[Difx-users] Treatment of invalid sample bits in DiFX

Mon Aug 8 08:34:27 EDT 2016

Hi Lei,

I'm back from holidays this week and have had a second now to look at this
question.  I concur with what Walter had already written: as long as there
was at least some good data unpacked, then in DiFX the FFT will be
performed and the datastreams cross-multiplied to produce visibilities.

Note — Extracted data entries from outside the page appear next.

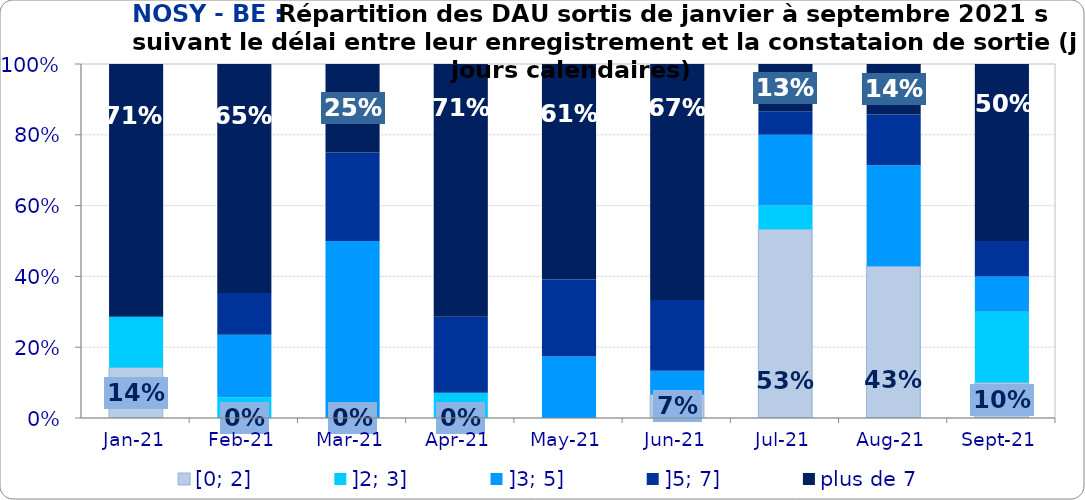
| Category | [0; 2] | ]2; 3] | ]3; 5] | ]5; 7] | plus de 7 |
|---|---|---|---|---|---|
| 2021-01-01 | 0.143 | 0.143 | 0 | 0 | 0.714 |
| 2021-02-01 | 0 | 0.059 | 0.176 | 0.118 | 0.647 |
| 2021-03-01 | 0 | 0 | 0.5 | 0.25 | 0.25 |
| 2021-04-01 | 0 | 0.071 | 0 | 0.214 | 0.714 |
| 2021-05-01 | 0 | 0 | 0.174 | 0.217 | 0.609 |
| 2021-06-01 | 0.067 | 0 | 0.067 | 0.2 | 0.667 |
| 2021-07-01 | 0.533 | 0.067 | 0.2 | 0.067 | 0.133 |
| 2021-08-01 | 0.429 | 0 | 0.286 | 0.143 | 0.143 |
| 2021-09-01 | 0.1 | 0.2 | 0.1 | 0.1 | 0.5 |

I think the misunderstanding may indeed just be with the very first FFT.
The basic station-based processing loop in DiFX is:

1. Unpack required samples
2. Process (FFT, fringe rotate, etc)
repeat

In step 1, unpacking the required samples, if the first sample requested is
located before the beginning of the datastream, nothing is done: weights
are set to zero and that FFT is discarded.  So indeed, the very first
"possible" FFT (the one which would commence with data from before the
recorded datastream begins, but that partially overlaps the beginning of
the recorded data) is in essence completely flagged.  Since recordings are
typically assumed to be many seconds long and FFTs typically a few
microseconds, this amounts to the loss of a tiny fraction of a percent of
data, which was deemed acceptable when designing the system.

(As an aside, the same logic applies to the very last FFT in a recording;
the FFT which would overlap beyond the end of the recorded data is also
totally discarded, because the data is never unpacked).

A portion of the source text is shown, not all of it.